1. Platón frente a Aristóteles: Dualismo y Hilemorfismo

La antropología de Platón y Aristóteles refleja sus diferentes enfoques filosóficos:

  • Platón: Concibe el alma como inmortal y dividida en tres partes: razón, alma irascible y apetito. Sostiene que el alma se encuentra separada del cuerpo, al cual considera una «cárcel». Para Platón, el objetivo humano es la contemplación del mundo de las Ideas, y la vida ética se logra mediante la armonía del alma.
  • Aristóteles: Presenta una visión más unitaria y rechaza la separación radical entre alma y cuerpo. El alma se divide en vegetativa, sensitiva y racional, y no considera que sea inmortal en el sentido platónico. Para él, la felicidad humana se alcanza a través de la razón, la virtud y la realización de la naturaleza humana.

2. Platón y San Agustín: Del Mundo de las Ideas a la Gracia Divina

La antropología de Platón y la de San Agustín presentan diferencias significativas en cuanto a la naturaleza del alma y su relación con el cuerpo:

  • Platón: Reitera su visión del alma como inmortal y separada, donde el cuerpo limita su pureza. El alma busca la verdad mediante el conocimiento racional y la contemplación de las Ideas.
  • San Agustín: Considera que el alma es creada por Dios y unida al cuerpo de manera esencial. Para él, el alma humana está marcada por el pecado original y necesita la gracia divina para alcanzar la salvación. Mientras Platón destaca la razón como medio para alcanzar la verdad, San Agustín prioriza el amor a Dios y la fe como caminos fundamentales.

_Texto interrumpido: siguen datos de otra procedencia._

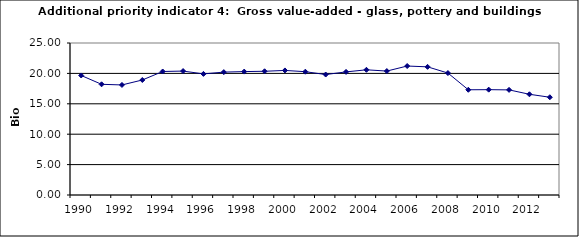
| Category | Gross value-added - glass, pottery and buildings materials industry, Bio Euro (EC95) |
|---|---|
| 1990 | 19.658 |
| 1991 | 18.206 |
| 1992 | 18.102 |
| 1993 | 18.915 |
| 1994 | 20.315 |
| 1995 | 20.384 |
| 1996 | 19.917 |
| 1997 | 20.211 |
| 1998 | 20.298 |
| 1999 | 20.35 |
| 2000 | 20.488 |
| 2001 | 20.28 |
| 2002 | 19.814 |
| 2003 | 20.246 |
| 2004 | 20.592 |
| 2005 | 20.384 |
| 2006 | 21.214 |
| 2007 | 21.076 |
| 2008 | 20.056 |
| 2009 | 17.307 |
| 2010 | 17.324 |
| 2011 | 17.289 |
| 2012 | 16.563 |
| 2013 | 16.079 |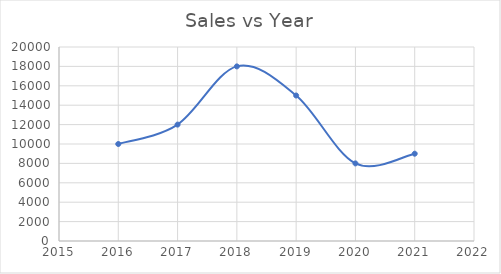
| Category | Series 0 |
|---|---|
| 2016.0 | 10000 |
| 2017.0 | 12000 |
| 2018.0 | 18000 |
| 2019.0 | 15000 |
| 2020.0 | 8000 |
| 2021.0 | 9000 |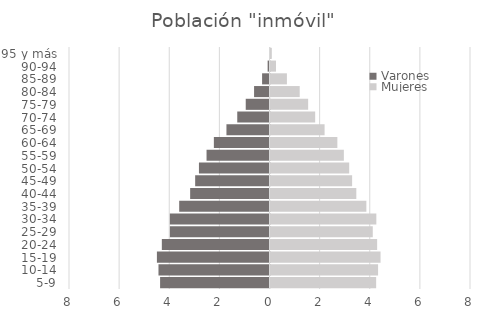
| Category | Varones | Mujeres |
|---|---|---|
| 5-9 | -4.365 | 4.216 |
| 10-14 | -4.43 | 4.292 |
| 15-19 | -4.493 | 4.391 |
| 20-24 | -4.296 | 4.255 |
| 25-29 | -3.975 | 4.081 |
| 30-34 | -3.976 | 4.223 |
| 35-39 | -3.603 | 3.825 |
| 40-44 | -3.166 | 3.424 |
| 45-49 | -2.966 | 3.256 |
| 50-54 | -2.815 | 3.14 |
| 55-59 | -2.512 | 2.927 |
| 60-64 | -2.22 | 2.668 |
| 65-69 | -1.718 | 2.158 |
| 70-74 | -1.287 | 1.782 |
| 75-79 | -0.948 | 1.502 |
| 80-84 | -0.616 | 1.166 |
| 85-89 | -0.296 | 0.655 |
| 90-94 | -0.075 | 0.219 |
| 95 y más | -0.013 | 0.053 |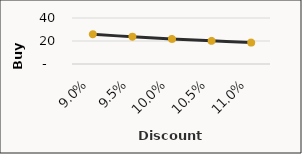
| Category | Discount Rates vs. Buy Prices |
|---|---|
| 0.09 | 25.841 |
| 0.095 | 23.677 |
| 0.1 | 21.784 |
| 0.10500000000000001 | 20.115 |
| 0.11000000000000001 | 18.631 |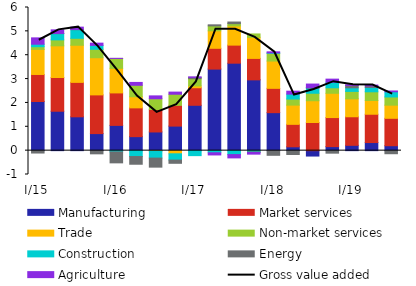
| Category | Manufacturing | Market services | Trade | Non-market services | Construction | Energy | Agriculture |
|---|---|---|---|---|---|---|---|
| I/15 | 2.06 | 1.133 | 1.052 | 0.112 | 0.104 | -0.1 | 0.266 |
| II | 1.652 | 1.414 | 1.328 | 0.249 | 0.262 | 0.009 | 0.149 |
| III | 1.418 | 1.443 | 1.556 | 0.292 | 0.36 | 0.012 | 0.096 |
| IV | 0.715 | 1.622 | 1.558 | 0.353 | 0.163 | -0.134 | 0.095 |
| I/16 | 1.059 | 1.361 | 1.03 | 0.415 | -0.053 | -0.459 | 0.003 |
| II | 0.587 | 1.207 | 0.466 | 0.48 | -0.247 | -0.323 | 0.12 |
| III | 0.783 | 0.942 | -0.02 | 0.451 | -0.292 | -0.379 | 0.119 |
| IV | 1.029 | 0.87 | -0.132 | 0.466 | -0.263 | -0.135 | 0.089 |
| I/17 | 1.901 | 0.736 | 0.075 | 0.302 | -0.209 | 0.056 | 0.021 |
| II | 3.418 | 0.872 | 0.733 | 0.207 | -0.09 | 0.044 | -0.091 |
| III | 3.666 | 0.757 | 0.806 | 0.095 | -0.166 | 0.068 | -0.138 |
| IV | 2.967 | 0.899 | 0.884 | 0.142 | -0.054 | -0.025 | -0.067 |
| I/18 | 1.592 | 1.019 | 1.144 | 0.322 | 0.02 | -0.195 | 0.043 |
| II | 0.161 | 0.941 | 0.806 | 0.255 | 0.206 | -0.163 | 0.123 |
| III | -0.227 | 1.179 | 0.912 | 0.314 | 0.218 | 0.014 | 0.154 |
| IV | 0.169 | 1.218 | 1.017 | 0.23 | 0.234 | -0.106 | 0.129 |
| I/19 | 0.223 | 1.197 | 0.753 | 0.31 | 0.152 | 0.099 | 0.029 |
| II | 0.34 | 1.186 | 0.577 | 0.364 | 0.183 | 0.065 | 0.033 |
| III | 0.207 | 1.149 | 0.552 | 0.343 | 0.218 | -0.129 | 0.034 |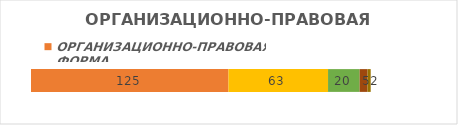
| Category | ООО | ИП | АО | Другие | ОАО |
|---|---|---|---|---|---|
| Итог | 125 | 63 | 20 | 5 | 2 |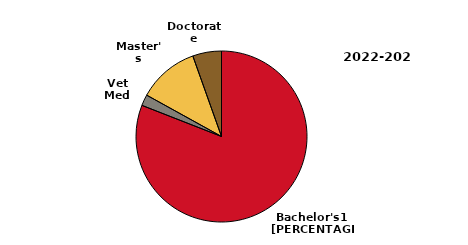
| Category | 2022-2023 |
|---|---|
| Bachelor's1 | 6020 |
| Vet Med | 156 |
| Master's | 857 |
| Doctorate | 405 |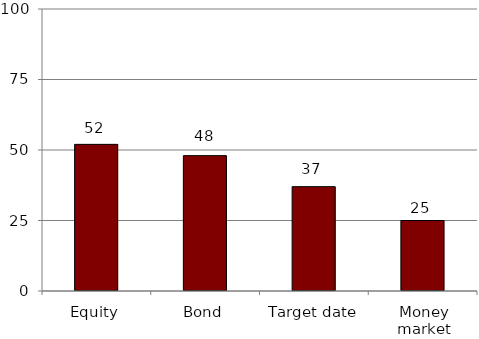
| Category | Series 0 |
|---|---|
| Equity | 52 |
| Bond | 48 |
| Target date | 37 |
| Money market | 25 |

3. Aristóteles y San Agustín: Razón frente a Fe

La antropología de Aristóteles y la de San Agustín presentan diferencias fundamentales en su visión del alma y la naturaleza humana:

  • Aristóteles: Concibe al ser humano como una unidad de alma y cuerpo, donde el alma es el principio de vida que se expresa en funciones vegetativas, sensitivas y racionales. La felicidad se logra mediante el ejercicio de la razón y las virtudes.
  • San Agustín: Ve al ser humano marcado por el pecado original, donde la voluntad está dañada y solo puede ser redimida por la gracia divina. Para Agustín, la verdadera felicidad y el propósito humano solo se alcanzan a través del amor y la unión con Dios.

En conclusión, mientras Aristóteles destaca la razón y la virtud ética, Agustín subraya la importancia de la fe y la gracia para la salvación.